According to a promotional video, about 7.86 trillion plastic bottles are used each year, which creates approximately 110 million tons of plastic. This discarded material can be reused as building supplies that can dramatically improve Ecuadorians’ quality of life, while also creating green jobs and reducing waste.

“The roof is high in quality, and we want to make it affordable to the consumer. It requires much less energy than recycling in that we are automating our process,” said Vananh Le, a co-founder of the Reuse Everything Institute.

“The machine that [fellow co-founder David Saiia] created was hand cranked, now we are automating it so that we make it more cost effective for people, generally, pretty much to run mom and pop businesses,” explained Le. “So, we actually don’t melt the plastic like recycling, we just cut it into continuous strips of ribbon and convert them into other products.”

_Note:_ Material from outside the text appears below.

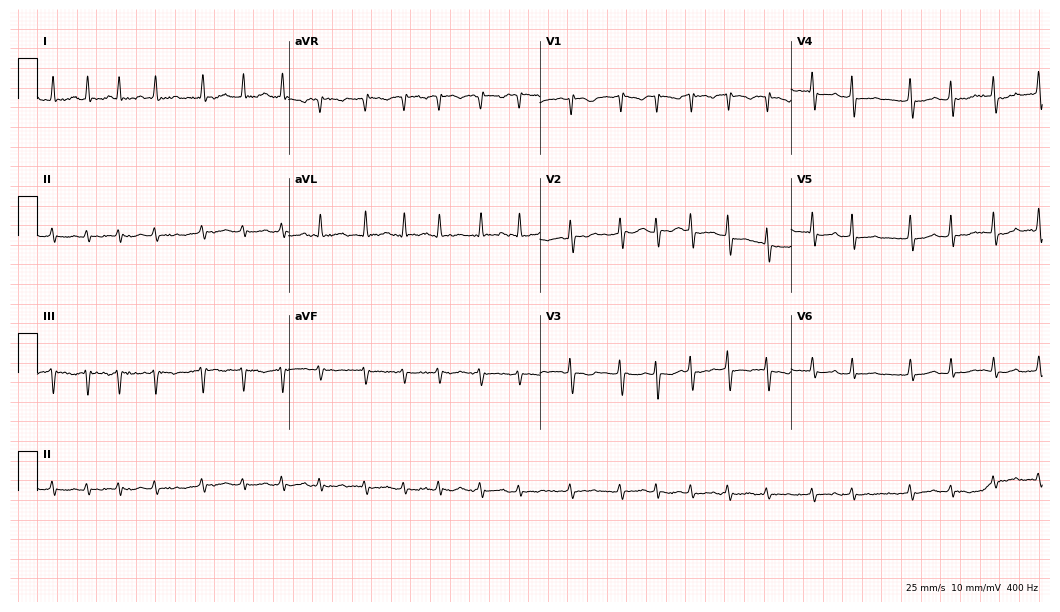
Resting 12-lead electrocardiogram (10.2-second recording at 400 Hz). Patient: a female, 78 years old. The tracing shows atrial fibrillation (AF), sinus tachycardia (a sinus rate of 100 beats per minute or more).

First, they remove the top and bottom of the bottles, flatting their cylindrical shapes into sheets of plastic. These strips are then put together to create long, plastic ribbons that lay on the top of a house to make a plastic thatch roof.

“In [developing] countries, there are minimal programs to help reduce waste,” the video explains. “Wasted resources contribute to global poverty, and this affects us all.”

These higher-quality roofs are only the beginning. The partnership also has a poverty alleviation program in place that gives local entrepreneurs the technology and skills to run their own plastic roofing start-ups. Such a program takes the next the step in creating a solution that’s not only environmentally sustainable, but economically sustainable as well.